Most importantly this will configure the OS to not require a tty for user ec2-user, which seems to be the root of the problem. I /think/ that the additional installation of the puppet package is not required for the actual fix (although Vagrant may use Puppet for provisioning the machine later, depending on how you configured Vagrant).
My experience with the described workaround
I have tried this workaround but Vagrant still occasionally fails with the same error. It might be a "race condition" where Vagrant happens to run its rsync phase faster than cloud-init (which is what aws.user_data is passing information to) can prepare the workaround for #72 on the machine for Vagrant. If Vagrant is faster you will see the same error; if cloud-init is faster it works.
What will work (but requires more effort on your side)
What definitely works is to run the command on a stock Amazon Linux AMI image, and then save the modified image (= create an image snapshot) as a custom AMI image of yours.

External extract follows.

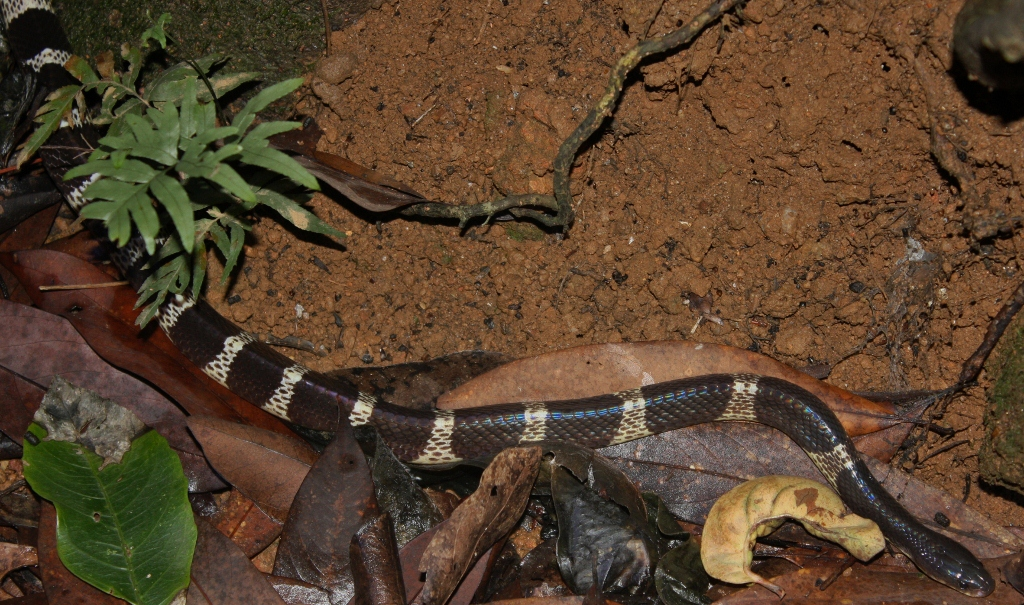 Taken at Tai Mo Shan.

# Start an EC2 instance with a stock Amazon Linux AMI image and ssh-connect to it
$ sudo su - root
$ echo 'Defaults:ec2-user !requiretty' > /etc/sudoers.d/999-vagrant-cloud-init-requiretty
$ chmod 440 /etc/sudoers.d/999-vagrant-cloud-init-requiretty
# Note: Installing puppet is mentioned in the #72 bug report but I /think/ you do not need it
# to fix the described Vagrant problem.
$ yum install -y puppet
You must then use this custom AMI image in your Vagrantfile instead of the stock Amazon one. The obvious drawback is that you are not using a stock Amazon AMI image anymore -- whether this is a concern for you or not depends on your requirements.

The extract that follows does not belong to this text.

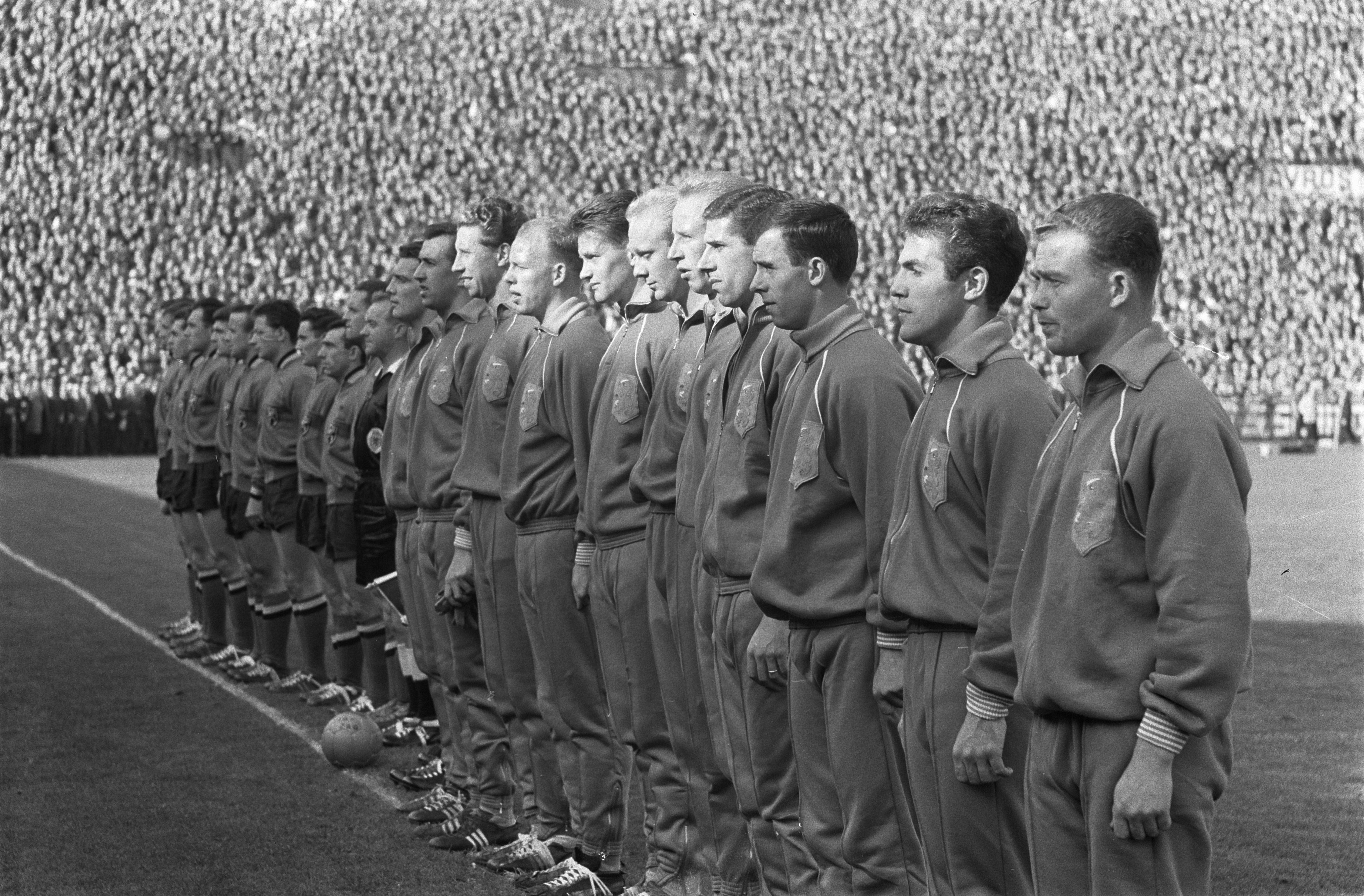 Collectie / Archief : Fotocollectie Anefo Reportage / Serie : [ onbekend ] Beschrijving : Voetbal Belgie tegen Nederland 1-4 te Antwerpen, De elftallen bij het spele van de volksliederen. Rechts het Nederlands elftal Annotatie : Vlnr. Cor van der Hart, Eddy Pieters Graafland, Jan Klaasses, Roel Wiersma, Kees Kuijs, Piet Kruiver, Henk Groot, Cor van der Gijp, Coen Moulijn,Bennie Muller, Piet van der Kuil Datum : 2 oktober 1960 Locatie : Antwerpen Trefwoorden : elftallen, sport, voetbal Fotograaf : Pot, Harry / Anefo Auteursrechthebbende : Nationaal Archief Materiaalsoort : Negatief (zwart/wit) Nummer archiefinventaris : bekijk toegang 2.24.01.05 Bestanddeelnummer : 911-6400

What I tried but didn't work out
For the record: I also tried to pass a cloud-config to aws.user_data that included a bootcmd to set !requiretty in the same way as the embedded shell script above. According to the cloud-init docs bootcmd is run "very early" in the startup cycle for an EC2 instance -- the idea being that bootcmd instructions would be run earlier than Vagrant would try to run its rsync phase. But unfortunately I discovered that the bootcmd feature is not implemented in the outdated cloud-init version of current Amazon's Linux AMIs (e.g. ami-05355a6c has cloud-init 0.5.15-69.amzn1 but bootcmd was only introduced in 0.6.1).